PROBLEM TO SOLVE: Copy all entries verbatim and keep any pictures out of the copy.

[Records from a collection]
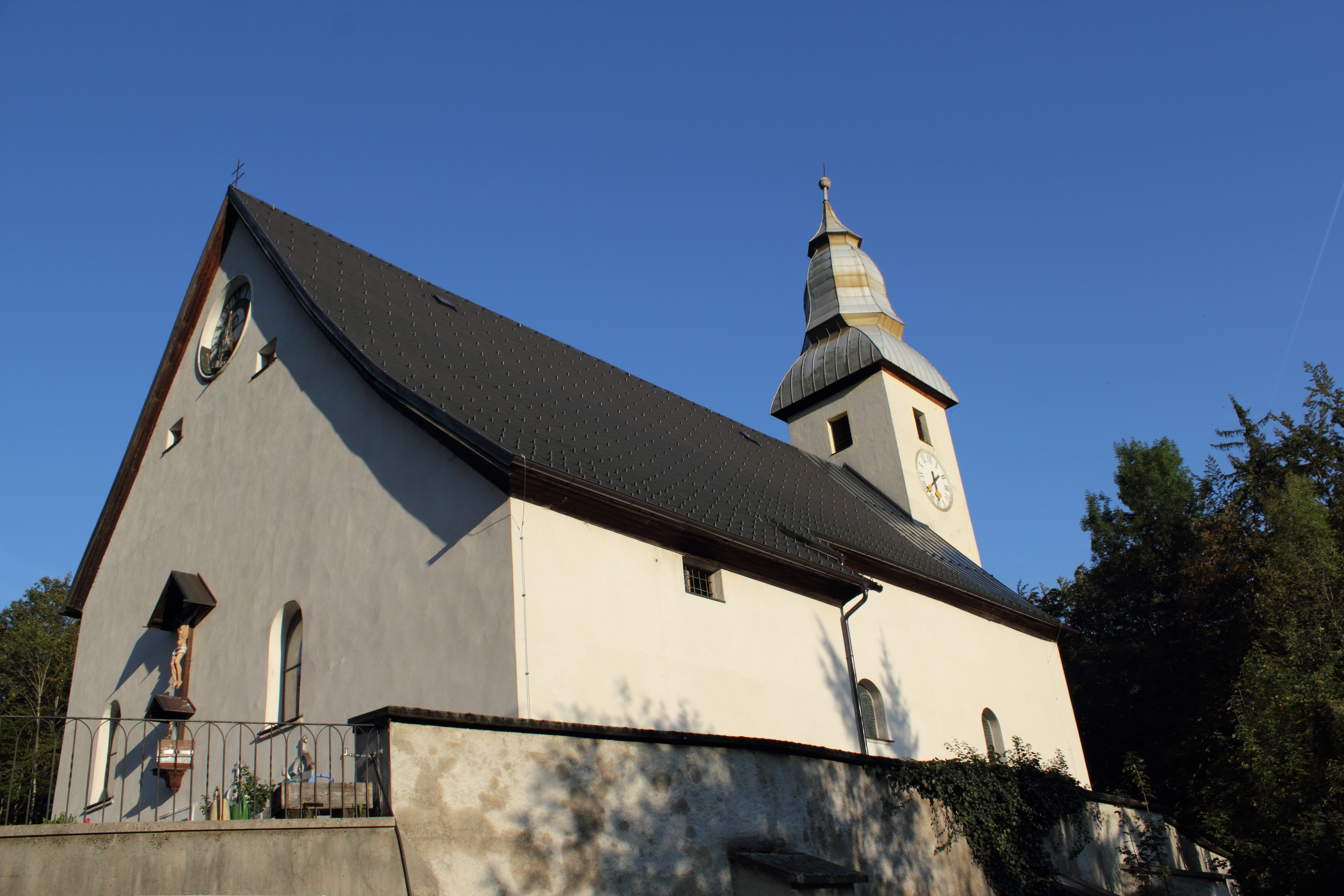 Kath. Pfarrkirche Allerheiligen mit Friedhof
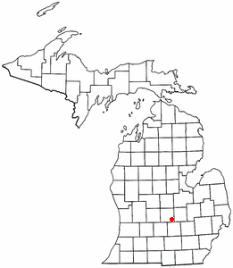 Map
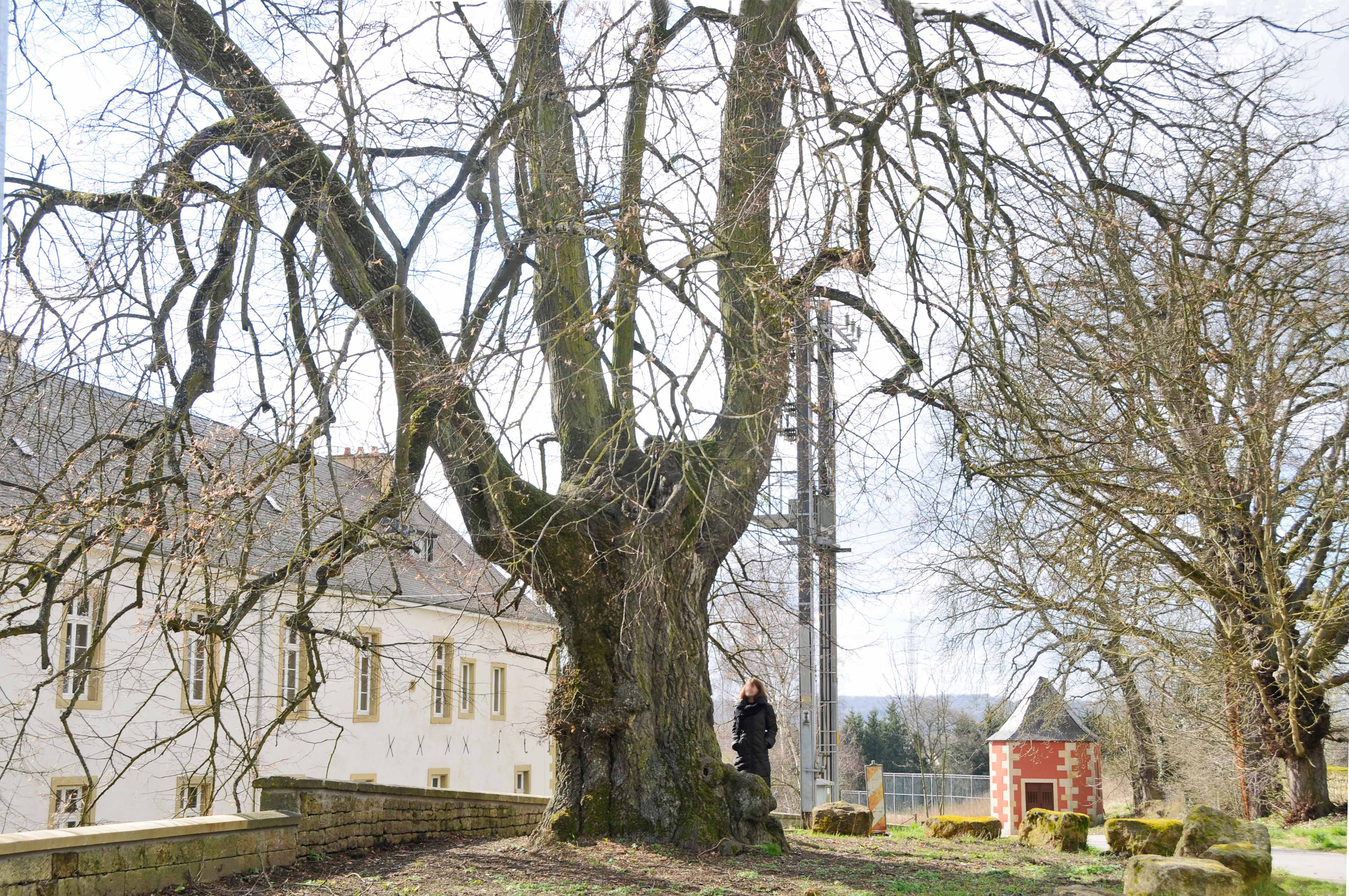 Lann beim Suessemer Schlass. Suessem + Kategorie:Gemeng Suessem
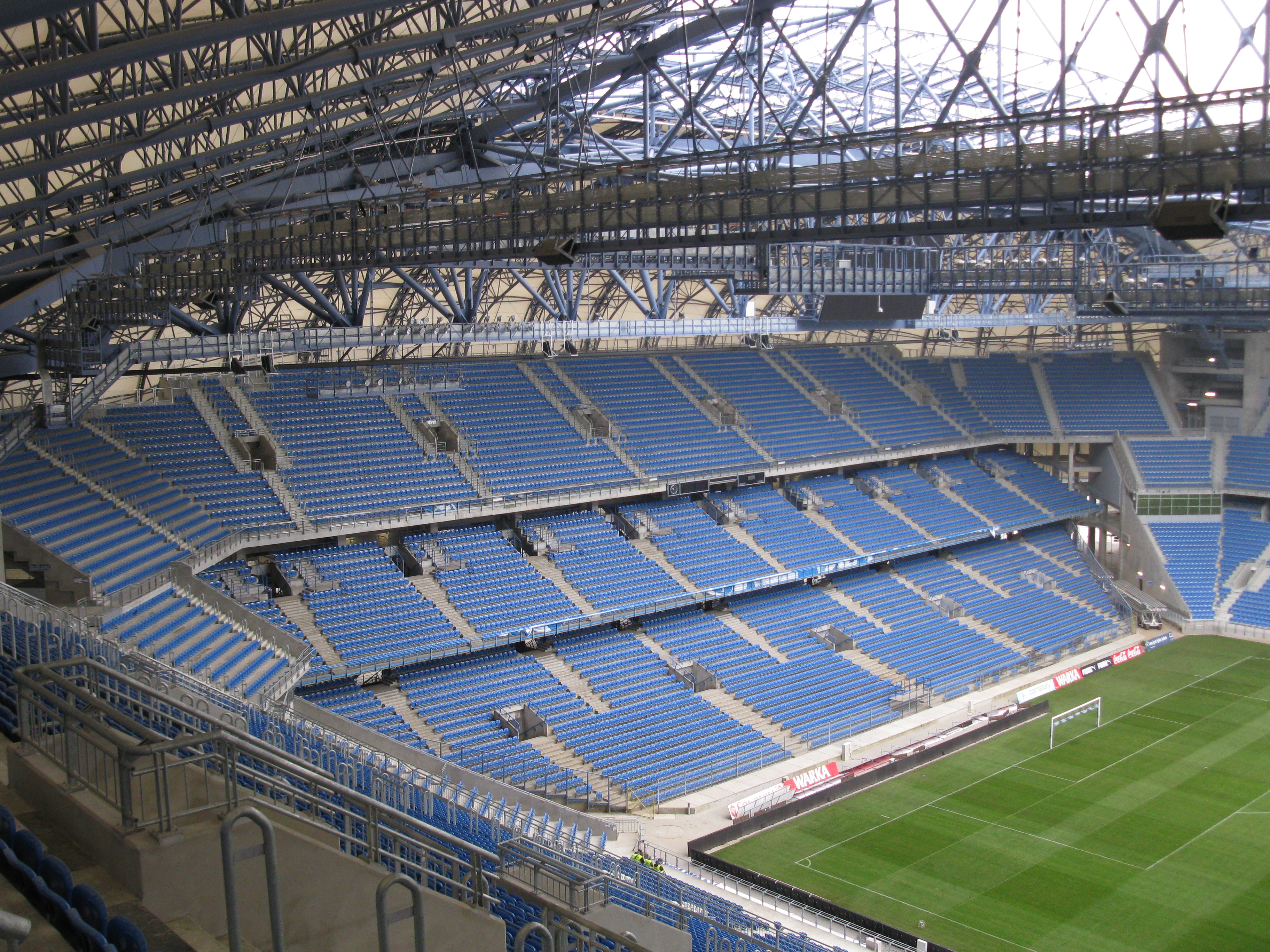 Stadion Lecha Poznan
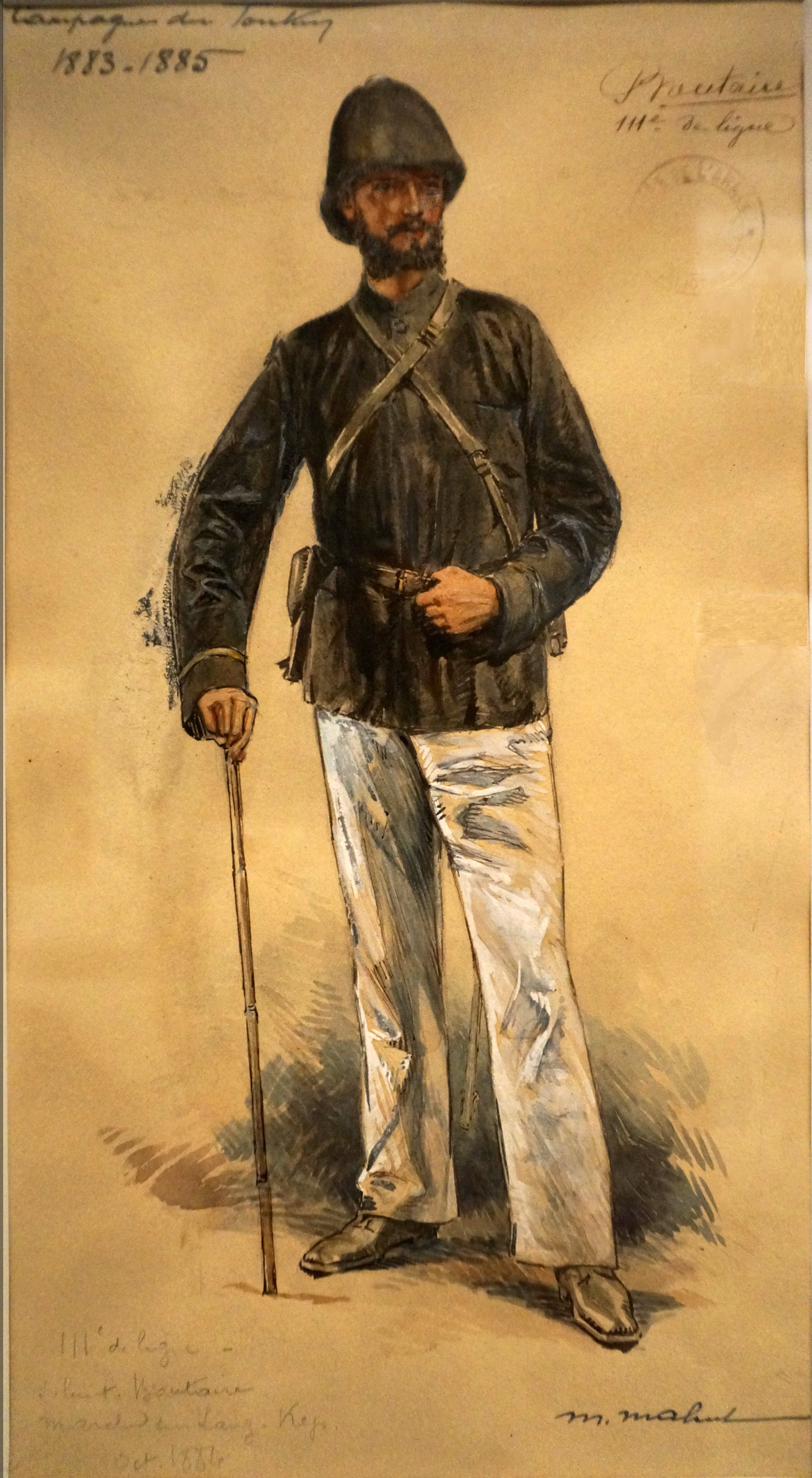 Présenté lors de l'exposition Indochine des territoires et des hommes 1856 1956 . Lieutenant Boutaire par Maurice Mahut (1878-1929)

REPLY:
 Kath. Pfarrkirche Allerheiligen mit Friedhof
 Map
 Lann beim Suessemer Schlass. Suessem + Kategorie:Gemeng Suessem
 Stadion Lecha Poznan
 Présenté lors de l'exposition Indochine des territoires et des hommes 1856 1956 . Lieutenant Boutaire par Maurice Mahut (1878-1929)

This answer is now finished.